Its over 20 years since my first trip to the Cannes Film Festival, and its still hard, even for an abstemious person like me, to resist the intoxicating mix of morning to midnight screenings and constant buzz about films and filmmakers. And with each visit, it becomes easier to develop your own strategies to resist the hype, reduce queuing times and cut through the bureaucracy around screenings, all things which this festival in particular throws at you.
First up for me a couple of hours after arriving was the midnight screening of Gimme Danger, the Jim Jarmusch’s documentary charting the career of Iggy Pop and The Stooges. Both Jarmusch and Mr Pop were in attendance, amusingly so, wowing the audience with rock-n-roll attitude. The film will probably thrill fans of the band with its extensive use of concert footage and images from their early days. For wider audiences, it lacks the narrative drive that other docs have established as part of the template for box office success. An oddly pedestrian film, given the subject. Still, worth staying to its 2.30AM end time to see Iggy take the applause.
Jarmusch films book ended my viewing at this years festival, with a repeat screening of the directors In Competition film Paterson on the final Saturday. In this, Jarmusch perfectly casts Adam Driver as a bus driver-cum-poet named Paterson, who lives and works in the town of Paterson, New Jersey. The director here feels on more familiar terrain, building up a picture of Paterson’s life through small amusing details and observations. The repetitions and patterns of Paterson’s daily life gradually take a grip to deliver the most purely pleasurable film of the festival.

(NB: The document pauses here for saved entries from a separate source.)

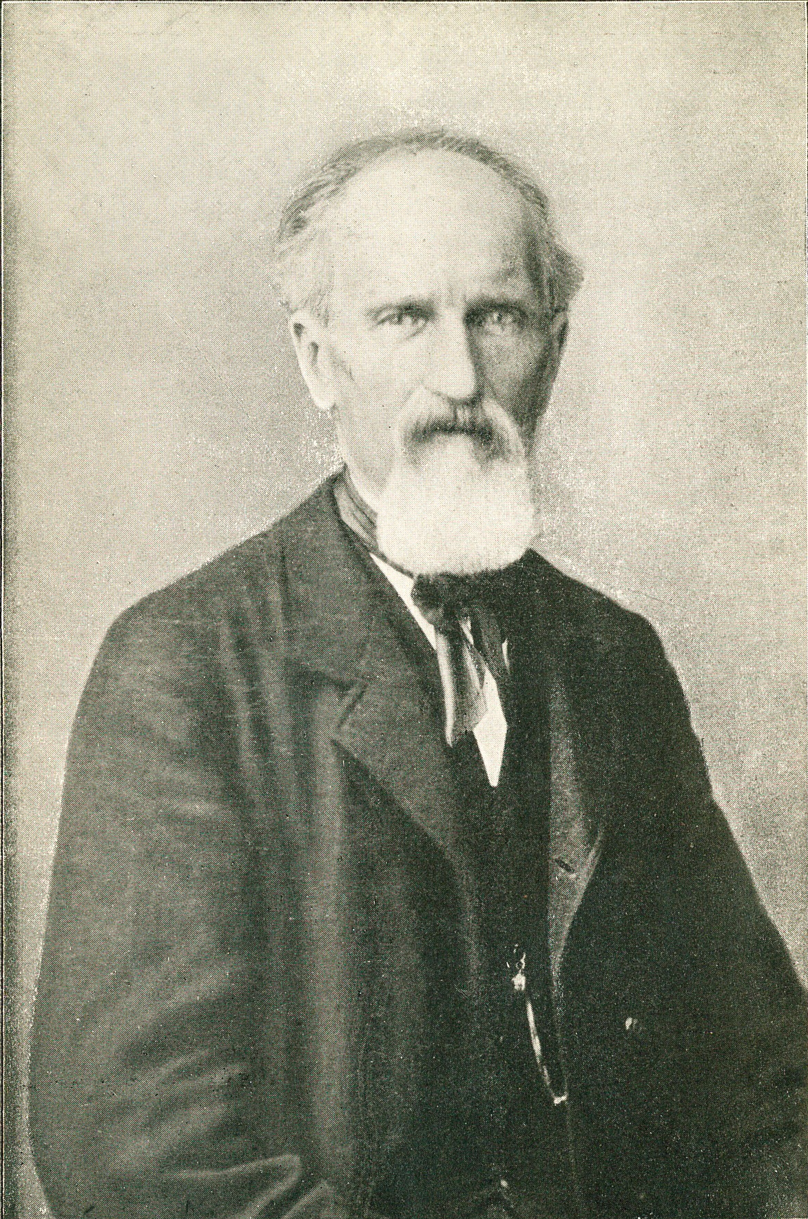 Giovanni Giordani (1822–1890), italienischer Arzt, Bergsteiger und Verfasser einer Ortsgrammatik von Alagna Valsesia.
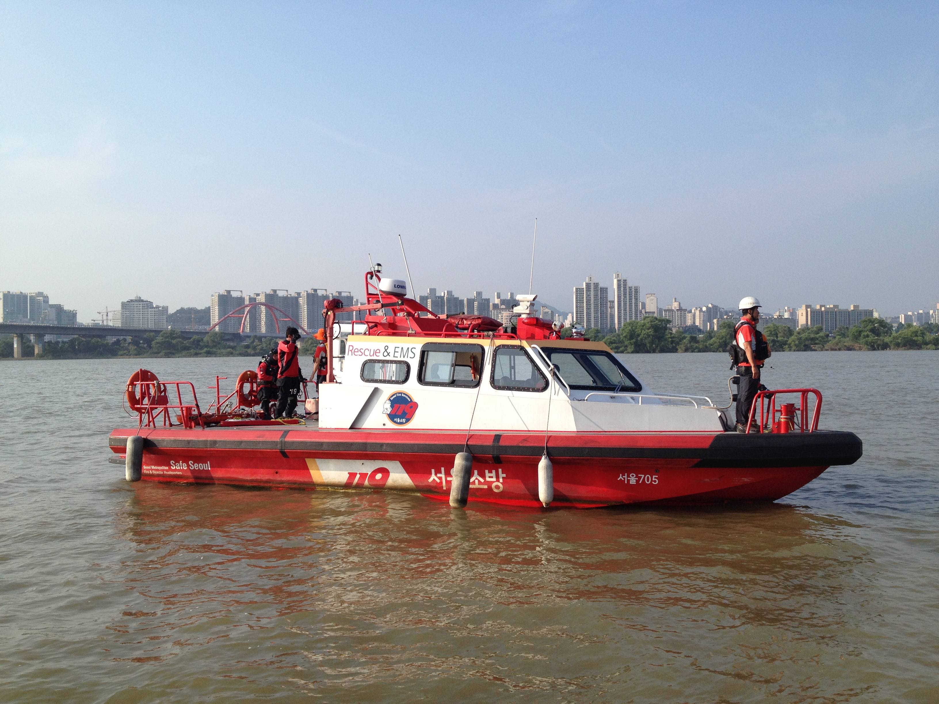 2013년 7월 26일 성재기 남성연대 대표 한강 투신사건 구조활동
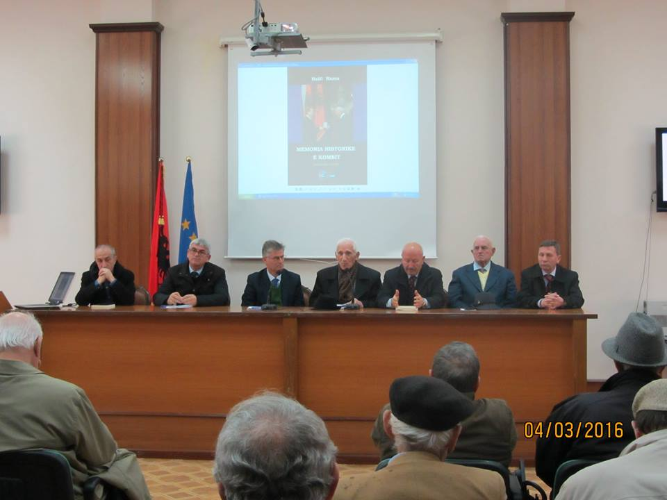 Në promovimin e librit “Memoria historike” dhe “Kazazët e Durrësit”
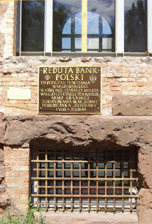 Reduta Bank Polski przy ul. Bielańskiej w Warszawie (fot Zu)
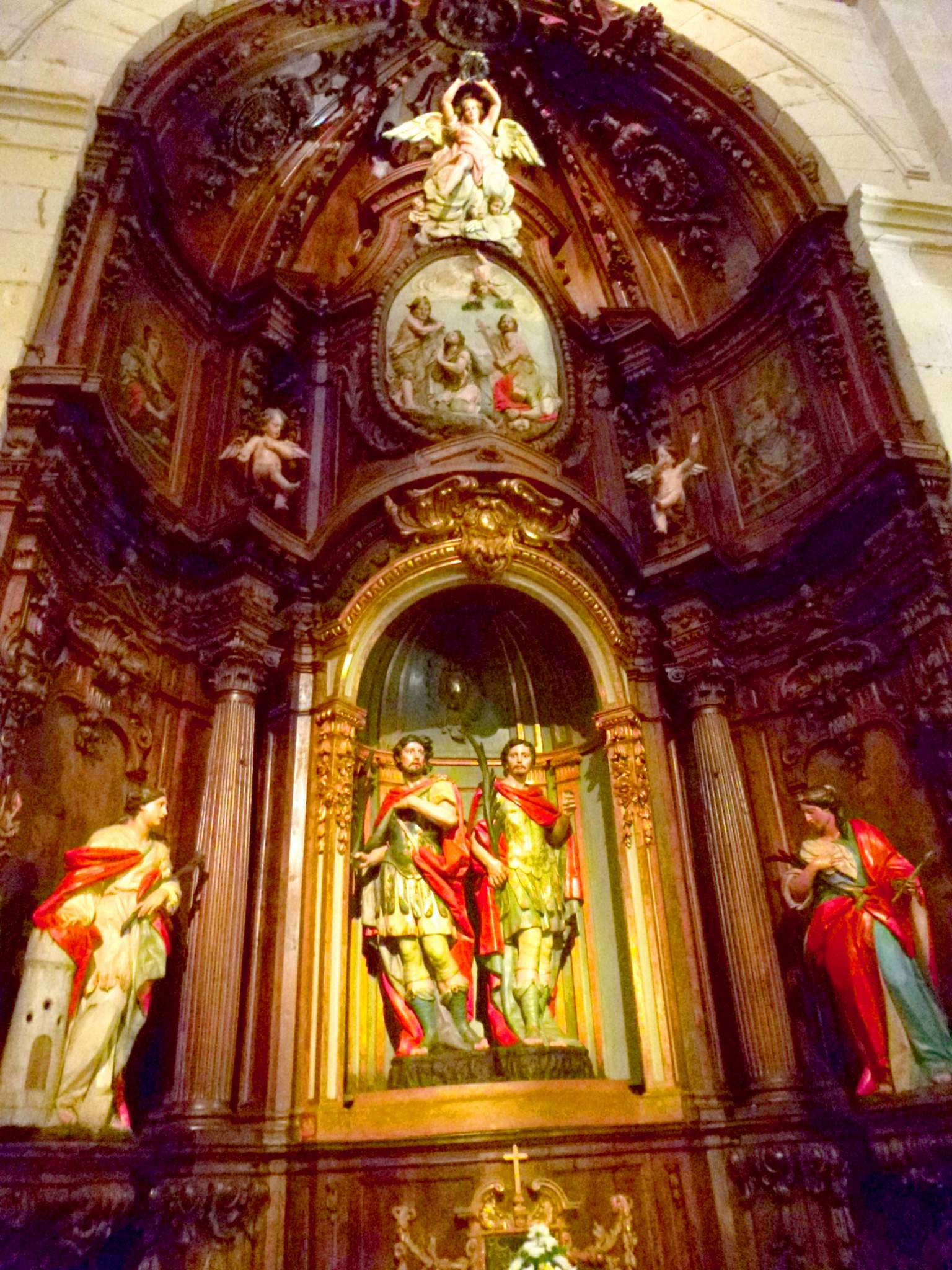 Iglesia de San Nicolás (Bilbao)
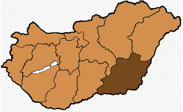 Mappa dell'arcidiocesi cattolica di Szeged-Csanad, in Ungheria. Lavoro personale eseguito da questa immagine di Commons.
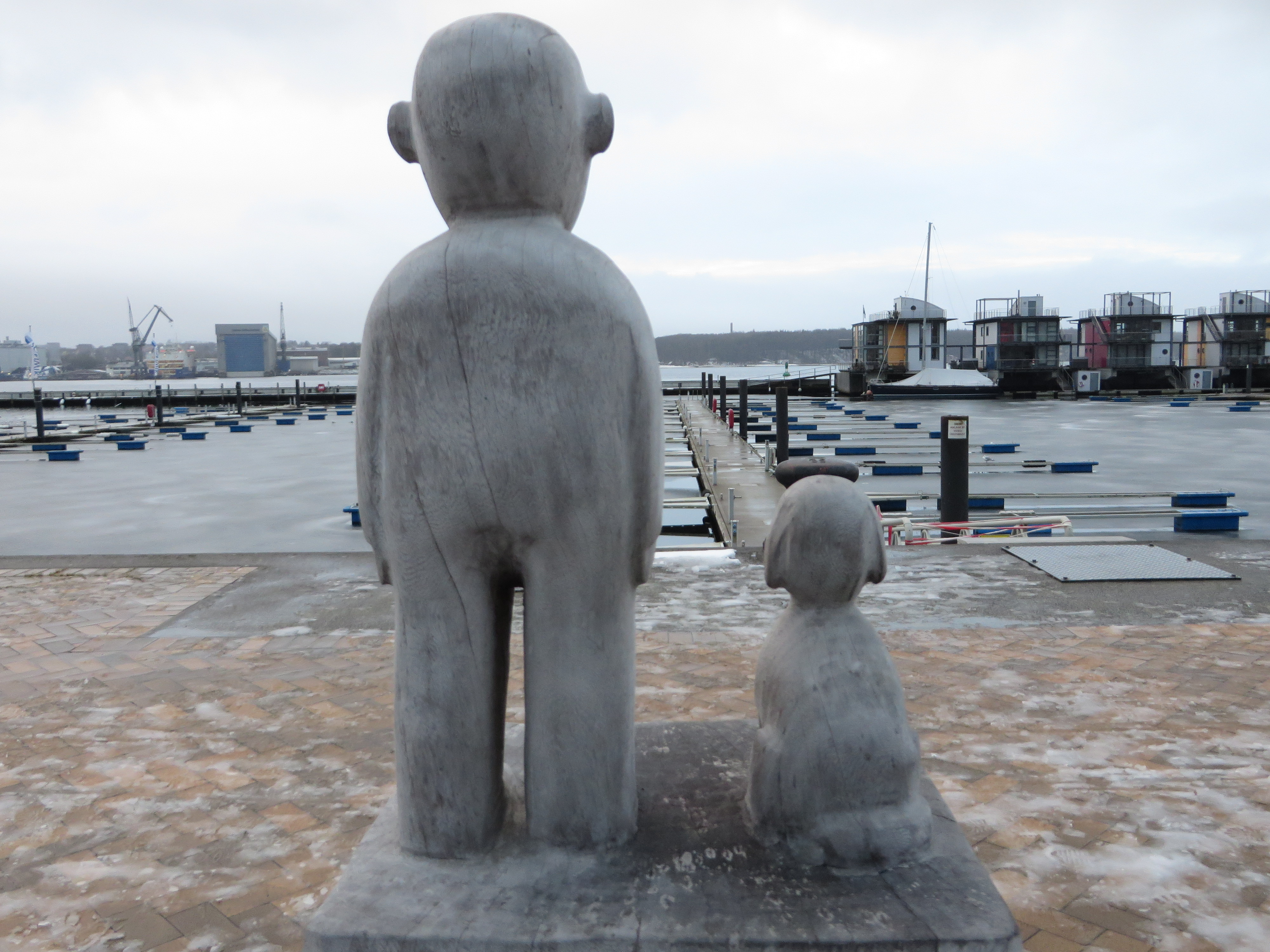 Skulpturenpaar aus Hund und Mann in Sonwik (Flensburg-Mürwik Januar 2015), Bild 06
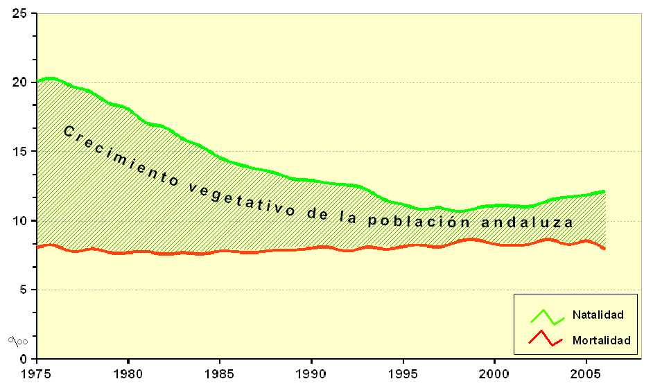 Evolución de la Natalidad, Mortalidad y Crecimiento Natural en Andalucía
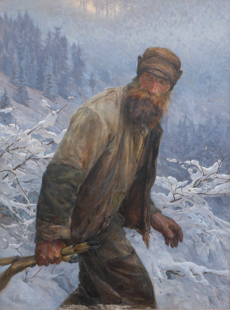 Le Braconnier ("The Poacher")
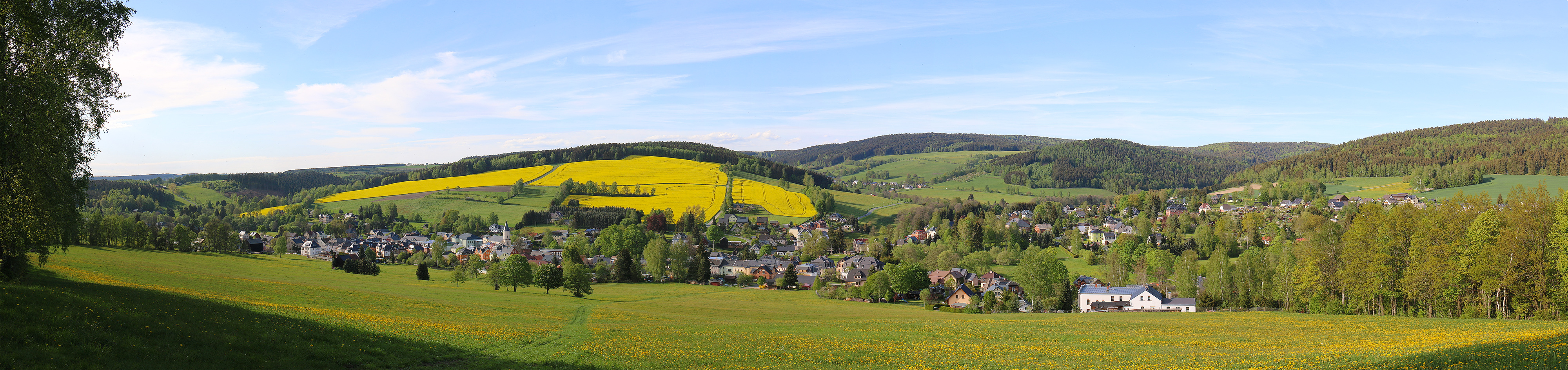 Panoramablick auf Erlbach/Vogtland Mai 2015 by erlbacher1
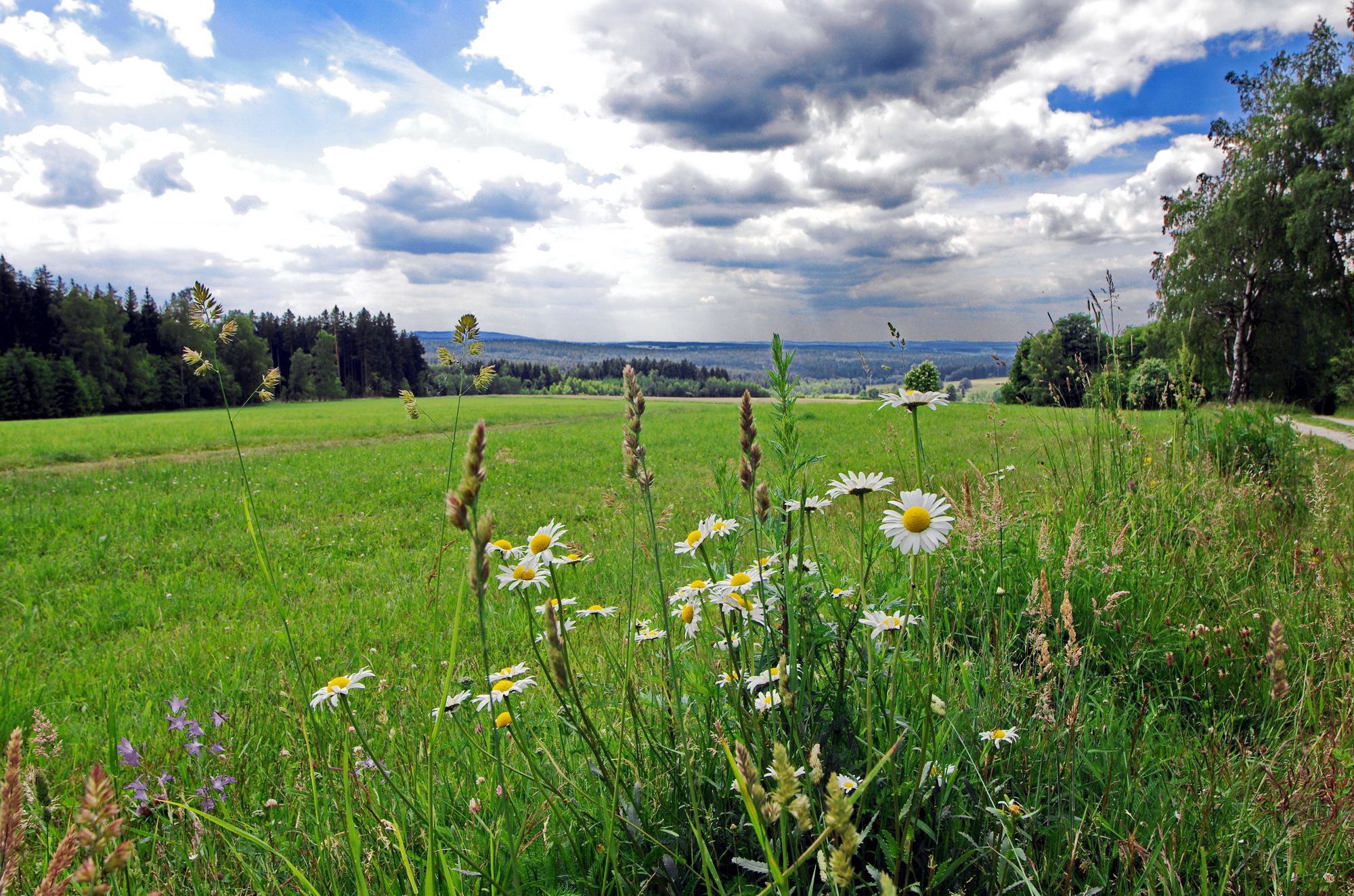 Přírodní park Smrčiny u zaniklé osady Újezd, u česko-německé hranice u Aše, okres Cheb
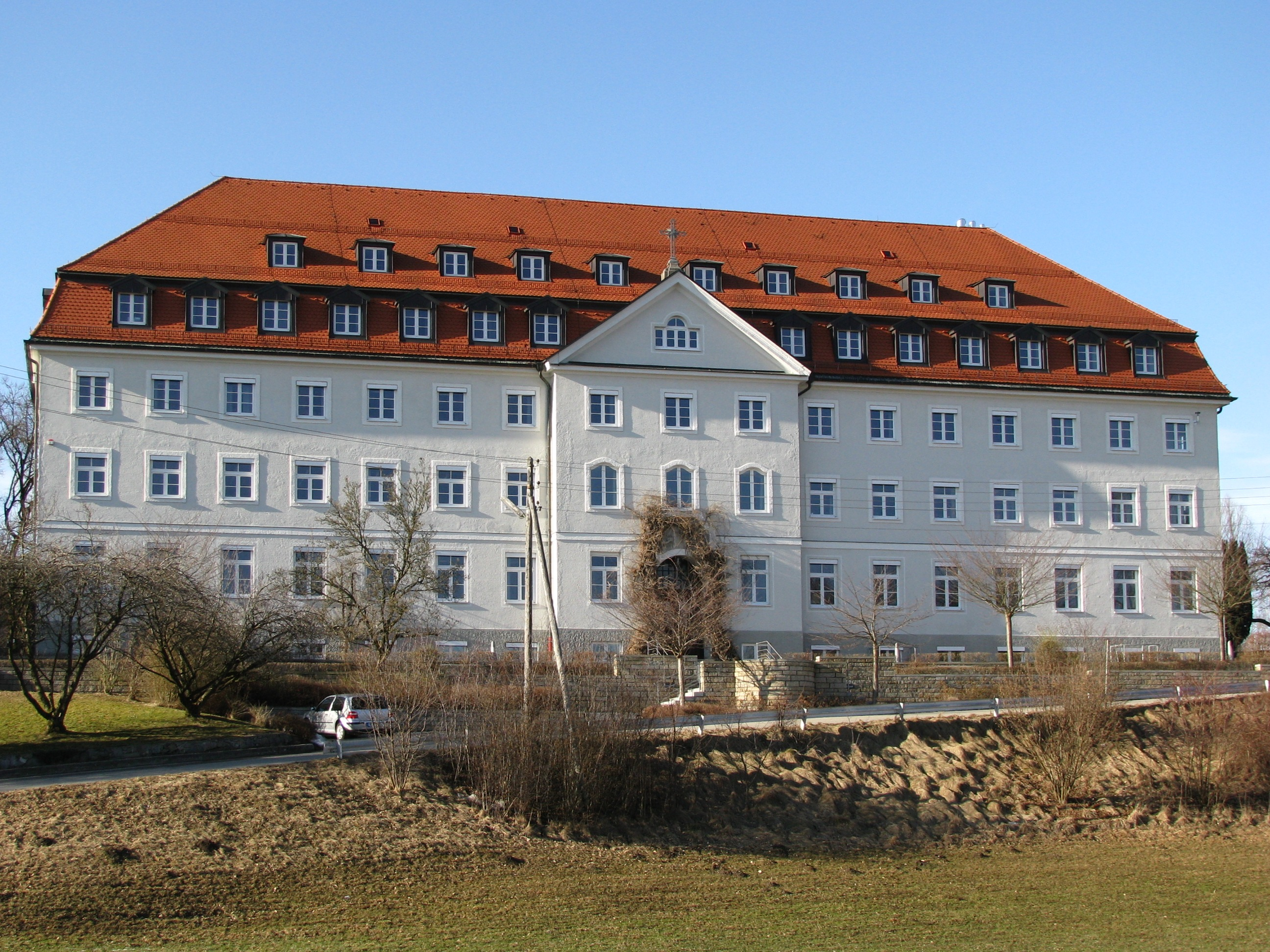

Viewing films at film festivals can also be of course a tricky business. On the one hand, the festival is a shiny bubble, in which every film looks like a winner before its first screening. On the other, context plays an important role in how audiences receive films. At no other screenings is the judgement of professional film viewers (critics, programmers) more likely to be affected by peripheral factors like the timing of the screening, how late they stayed up the previous night, whether they enjoyed the previous film, whether they could even got into the previous film. I mention this as a way of explaining the rapturous reception for Paul Verhoeven’s Elle, in which Isabelle Huppert gives a fearless performance as Parisian businesswoman trying to track down the man who breaks into her house and rapes her. It’s an accomplished film at every level, with Verhoeven demonstrating a control over the storytelling and mise en scene, frequently surprising, always provocative. It also seemed to me the film benefitted considerably by following two clunkers in the main competition.
Pericle Il Nero was shown as part of Un Certain Regard and is the latest from Italian director Stefano Mordini. The films storyline, about an Italian mob henchman on the run, has the qualities of an American B-movie, with the action relocated to Liege and Calais rather than, say, Atlantic City or Miami, all presented in the naturalistic style that has become a standard form of current European filmmaking (the film is produced by the Dardennes brothers). The combination makes for a film that leaves an impression, until the next, bigger festival film.
That arrived almost immediately with Asghar Farhadi’s The Salesman (Forushande), in which a middle class Tehran couple start to fall apart following an incident involving an intruder. The Salesman bears some superficial resemblance to Elle (the set ups to both stories, and the way both films use architecture to describe private and public spaces) but where Verhoeven focuses on how a complex female lead can take a mystery thriller into new territory, Farhadi steers clear of genre altogether, instead painstakingly building up a picture of the central couple through scenes of their everyday lives and the difficult choices they’re confronted by. Its a compelling drama, elevated by great performances and with a conclusion that invites self reflection.